------ INFORMATION ------

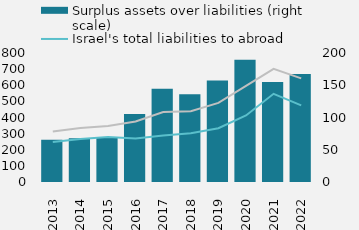
| Category | Surplus assets over liabilities (right scale) |
|---|---|
| 2013.0 | 65347.238 |
| 2014.0 | 67665.623 |
| 2015.0 | 68284.455 |
| 2016.0 | 105525.4 |
| 2017.0 | 144442.727 |
| 2018.0 | 136097.052 |
| 2019.0 | 157511.773 |
| 2020.0 | 189690.435 |
| 2021.0 | 154863 |

------

■ **WHAT IS REQUIRED**:
Could you reproduce every entry exactly, leaving out the pictures?

■ **ANSWER FOR THIS EXERCISE**:
| Category | Surplus assets over liabilities (right scale) |
|---|---|
| 2013.0 | 65347.238 |
| 2014.0 | 67665.623 |
| 2015.0 | 68284.455 |
| 2016.0 | 105525.4 |
| 2017.0 | 144442.727 |
| 2018.0 | 136097.052 |
| 2019.0 | 157511.773 |
| 2020.0 | 189690.435 |
| 2021.0 | 154863 |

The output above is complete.